Change the channel width of the same channel.

Example:

hw-module location 0/RP0/CPU0 slot 1 ampli flex-channel-id 24 
          chan-central-freq 1949000 chan-width 1500

Step 3

Change both the central frequency and channel width of the channel.

Example:

hw-module location 0/RP0/CPU0 slot 1 ampli flex-channel-id 24 
          chan-central-freq 1932625 chan-width 6125

The configuration is committed and the optical module uses the requested settings.

In-line amplifier

The optical amplifier module (NCS1K-EDFA) can be configured in In-line amplifier (ILA) mode. ILA mode is used when it is not possible to connect to terminal nodes with a single span. ILA mode is supported only in slots 1 and 3.

ILA mode supports only the operation of pre-amplifier in both directions. The booster module is switched off in ILA mode. ILA mode supports gain range 1 and 2 of the pre-amplifier and provides 23 dBm output power pre-amplification.

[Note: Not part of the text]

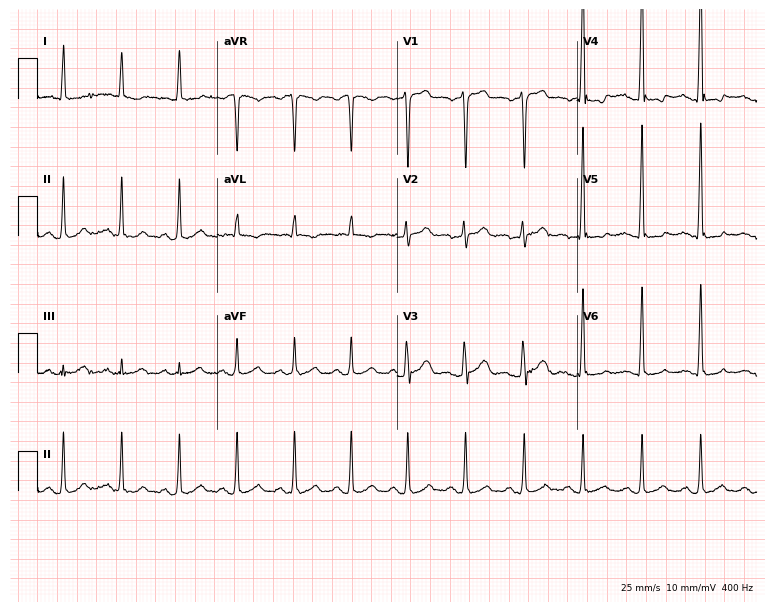
Electrocardiogram (7.3-second recording at 400 Hz), a man, 54 years old. Interpretation includes sinus tachycardia (a sinus rate of 100 beats per minute or more).

In ILA mode, the LINE-RX and COM-TX ports of the optical amplifier module are enabled, while the LINE-TX and COM-RX ports are disabled. The OCM reports the values for LINE-RX and COM-TX ports, and the values for LINE-TX and COM-RX ports are set to –40.00 dBm. In ILA mode, the LINE-RX port terminates on the optical amplifier module's LINE-RX, and the LINE-TX port terminates on the external OSC module (15216-FLD-OSC=).

Configure an amplifier module in ILA manual mode

When the amplifier is set to ILA, all the configurations are performed only on the pre-amplifier. After the node is set to ILA, the amplifier gain, RX-low threshold, and the amplifier tilt can be configured on the pre-amplifier.

Procedure


Use these commands to configure the required settings.

configure hw-module location 0/RP0/CPU0 slot slot-number ampli node-type value commit end controller controllertype Rack/Slot/Instance/Port ampli-control-mode {automatic | manual} ampli-gain value rx-low-threshold value ampli-tilt value commit end

Example:

In this sample, the amplifier module is configured in ILA manual mode. The node type is set to ILA. This parameter switches off the booster side and activate safety between slots 1 and 3.


configure
            hw-module location 0/RP0/CPU0 slot 3 ampli node-type iLA
            commit
            end
            controller ots 0/3/0/0
            ampli-control-mode manual
            ampli-gain 200
            rx-low-threshold -300
            ampli-tilt -10
            commit
end

The configuration is committed and the optical module uses the requested settings.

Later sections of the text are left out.